- **What is needed**
Exact copy, no pictures: set down the lines from the one holding "Примеры митохондриально-адресованных SS-пептидов" through the final line of the records below.

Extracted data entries
|---|
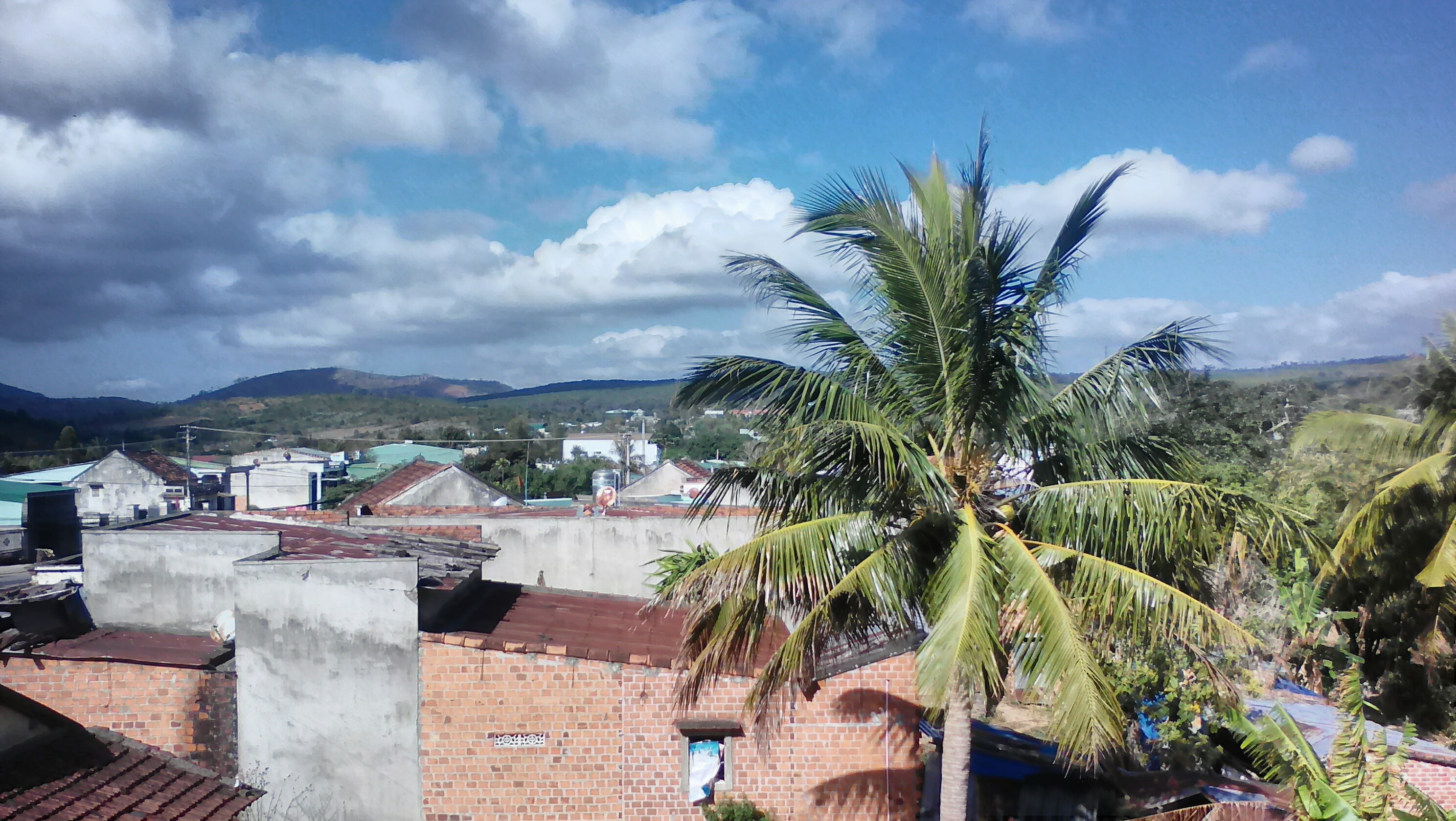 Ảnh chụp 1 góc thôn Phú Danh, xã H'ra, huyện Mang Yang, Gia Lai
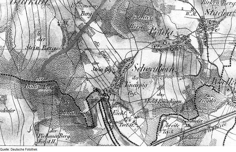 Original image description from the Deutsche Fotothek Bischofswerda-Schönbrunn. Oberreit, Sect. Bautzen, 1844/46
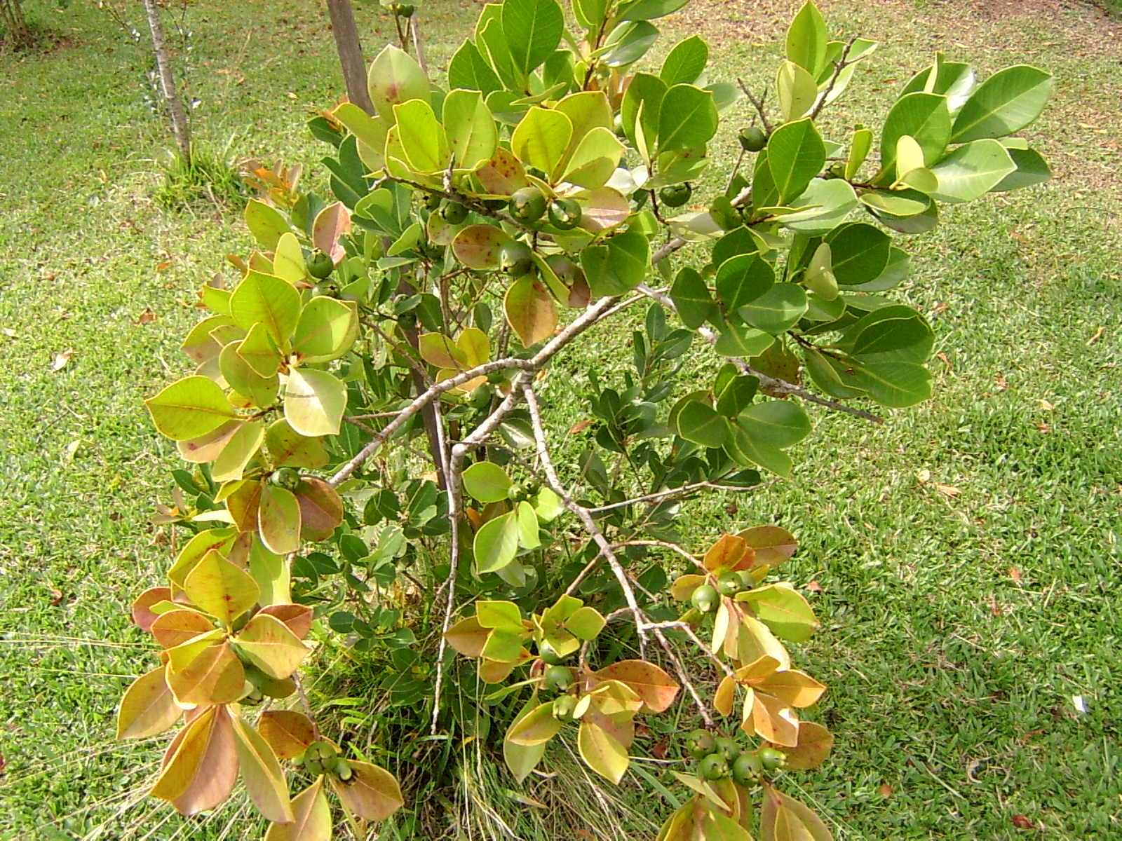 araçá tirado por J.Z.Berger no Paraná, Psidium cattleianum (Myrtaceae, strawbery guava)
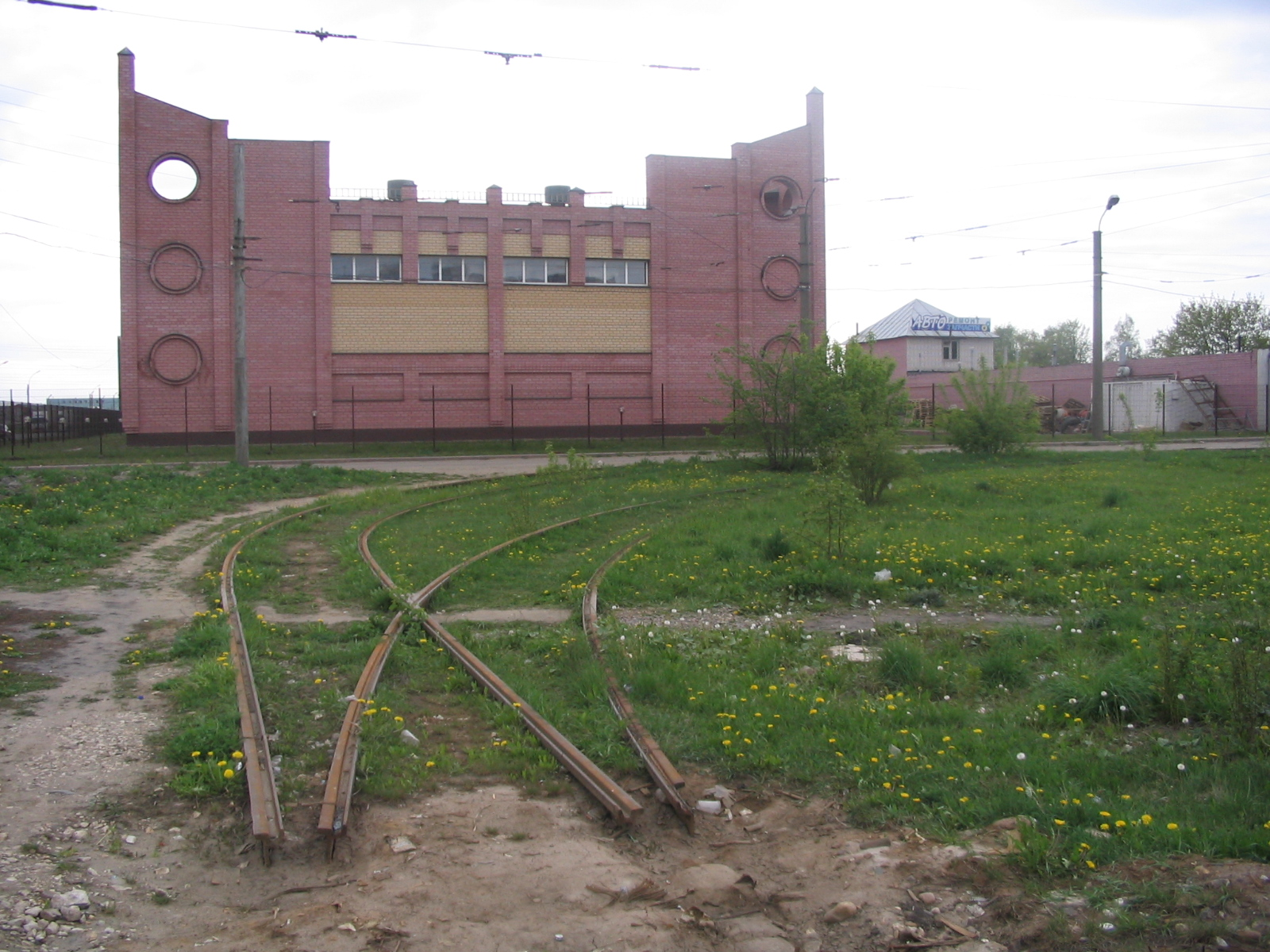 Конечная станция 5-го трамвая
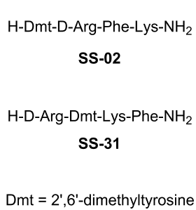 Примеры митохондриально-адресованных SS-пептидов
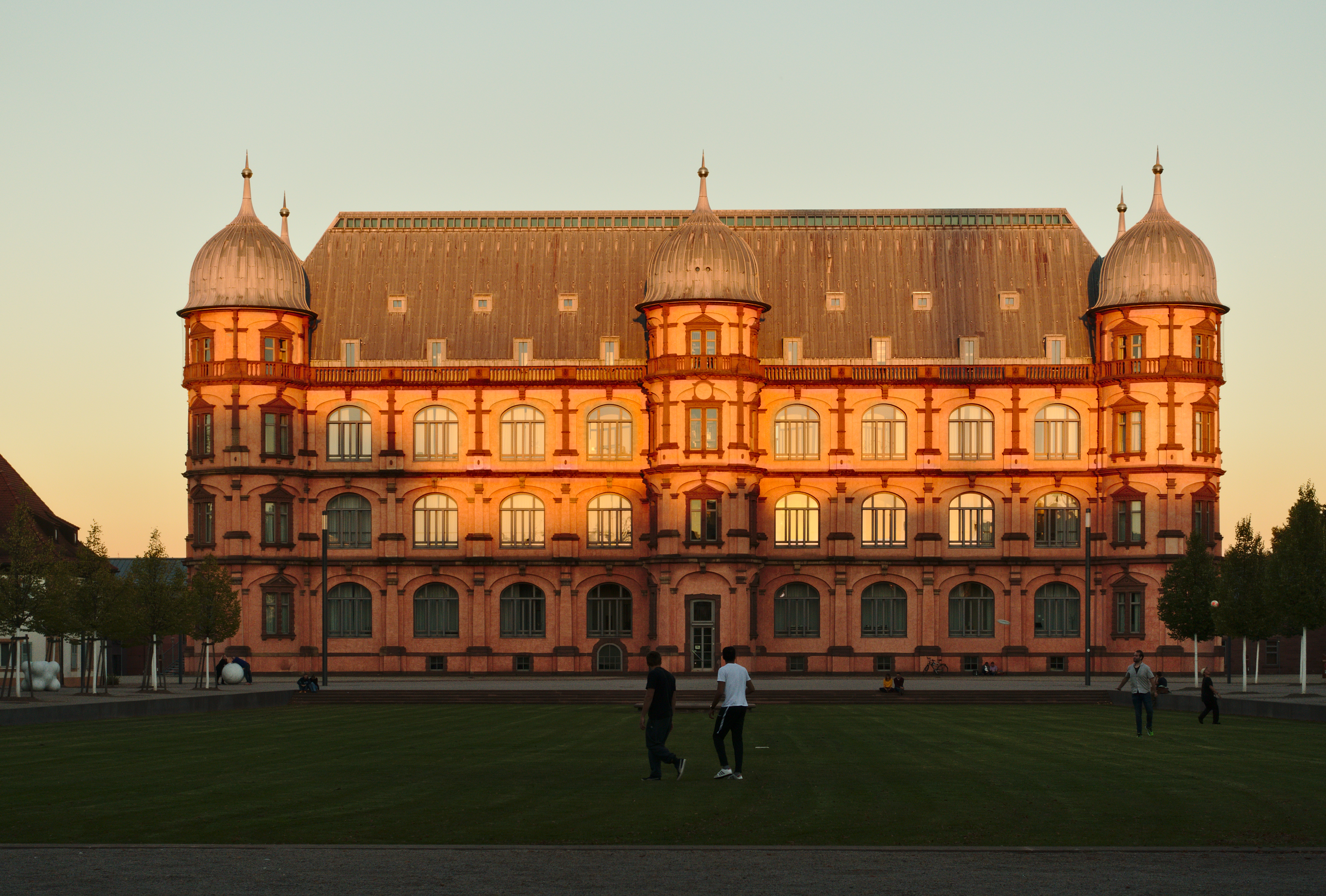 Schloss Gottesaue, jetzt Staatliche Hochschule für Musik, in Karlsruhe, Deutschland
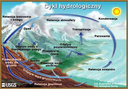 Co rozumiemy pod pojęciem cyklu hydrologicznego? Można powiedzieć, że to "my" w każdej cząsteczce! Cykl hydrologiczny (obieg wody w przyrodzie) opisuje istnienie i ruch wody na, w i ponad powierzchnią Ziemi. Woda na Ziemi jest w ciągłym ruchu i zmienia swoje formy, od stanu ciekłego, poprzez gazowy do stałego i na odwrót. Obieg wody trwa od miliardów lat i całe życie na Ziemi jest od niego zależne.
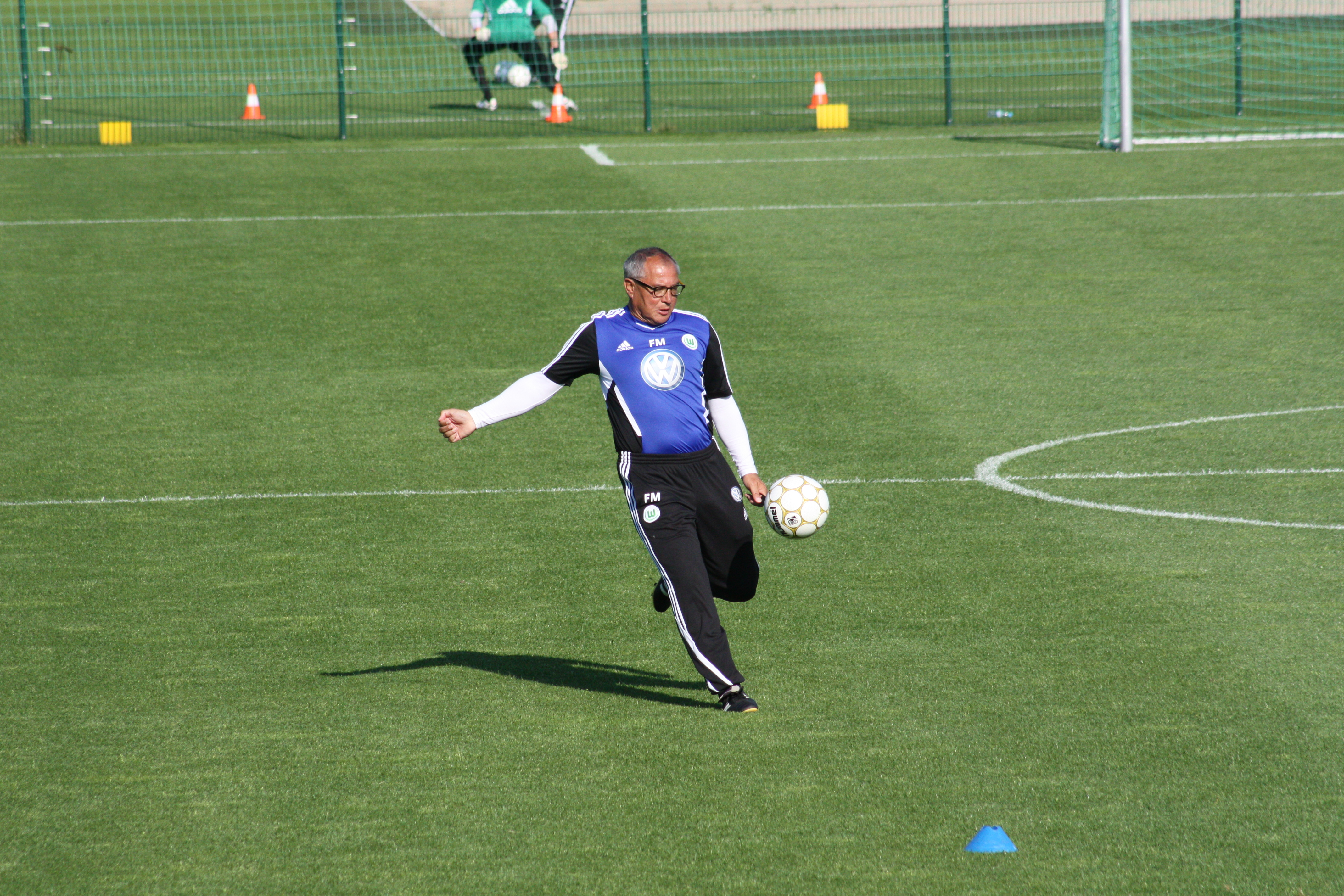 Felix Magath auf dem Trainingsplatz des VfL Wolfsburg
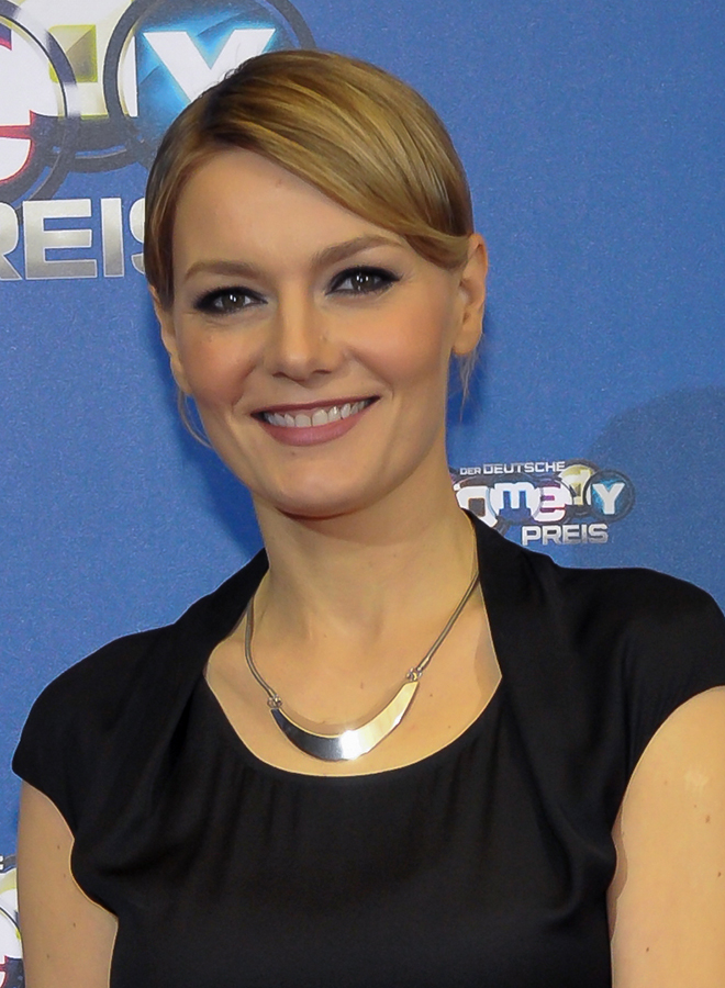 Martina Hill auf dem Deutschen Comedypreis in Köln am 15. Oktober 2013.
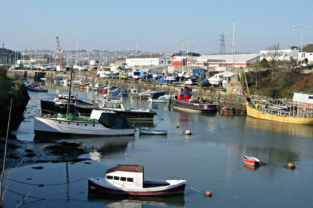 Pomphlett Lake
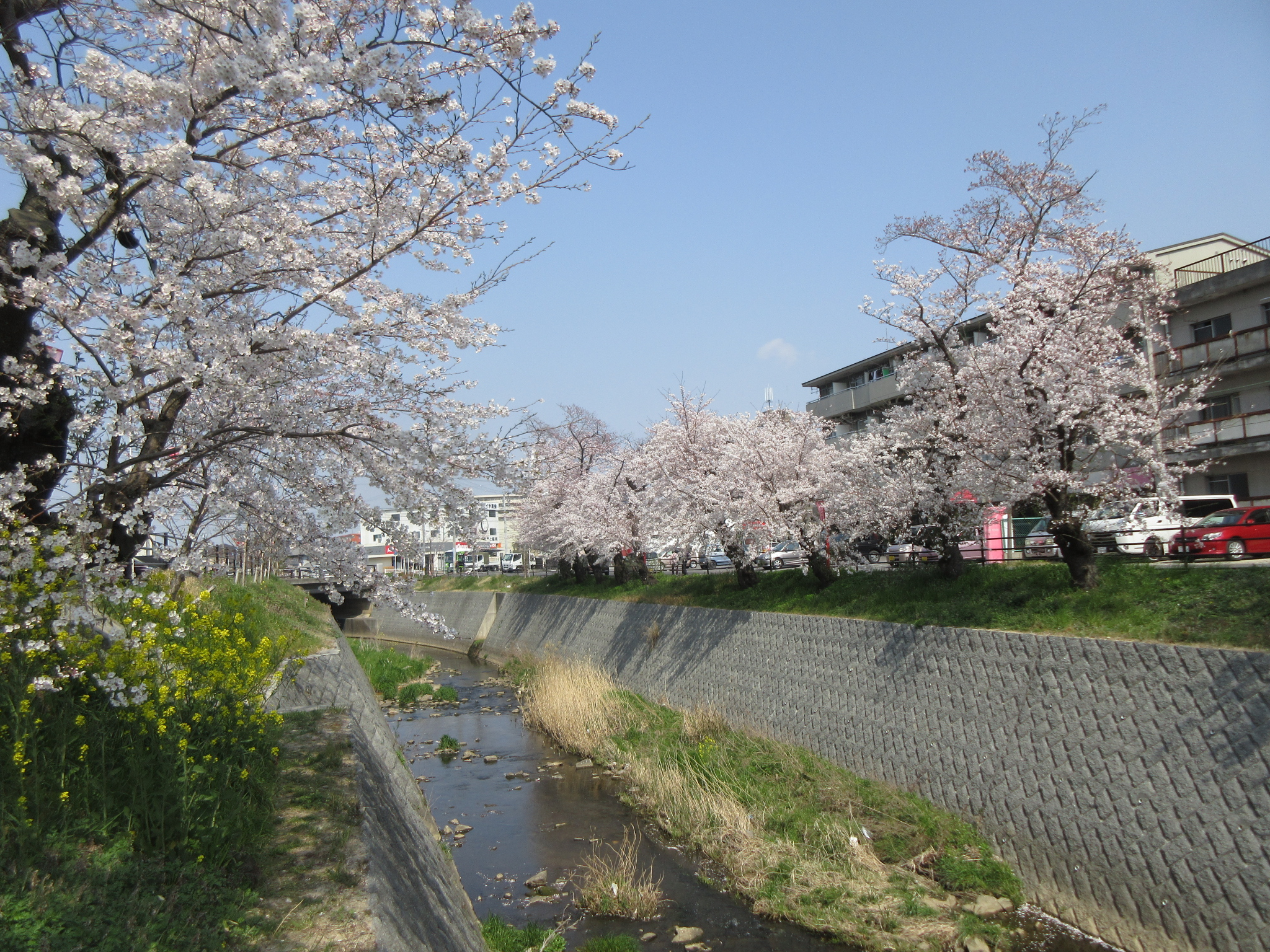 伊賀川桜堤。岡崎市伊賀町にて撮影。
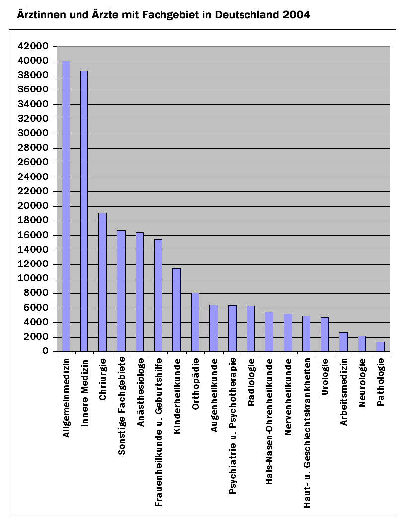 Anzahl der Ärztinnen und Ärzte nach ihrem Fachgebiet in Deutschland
|---|
- **The answer**
 Примеры митохондриально-адресованных SS-пептидов
 Schloss Gottesaue, jetzt Staatliche Hochschule für Musik, in Karlsruhe, Deutschland
 Co rozumiemy pod pojęciem cyklu hydrologicznego? Można powiedzieć, że to "my" w każdej cząsteczce! Cykl hydrologiczny (obieg wody w przyrodzie) opisuje istnienie i ruch wody na, w i ponad powierzchnią Ziemi. Woda na Ziemi jest w ciągłym ruchu i zmienia swoje formy, od stanu ciekłego, poprzez gazowy do stałego i na odwrót. Obieg wody trwa od miliardów lat i całe życie na Ziemi jest od niego zależne.
 Felix Magath auf dem Trainingsplatz des VfL Wolfsburg
 Martina Hill auf dem Deutschen Comedypreis in Köln am 15. Oktober 2013.
 Pomphlett Lake
 伊賀川桜堤。岡崎市伊賀町にて撮影。
 Anzahl der Ärztinnen und Ärzte nach ihrem Fachgebiet in Deutschland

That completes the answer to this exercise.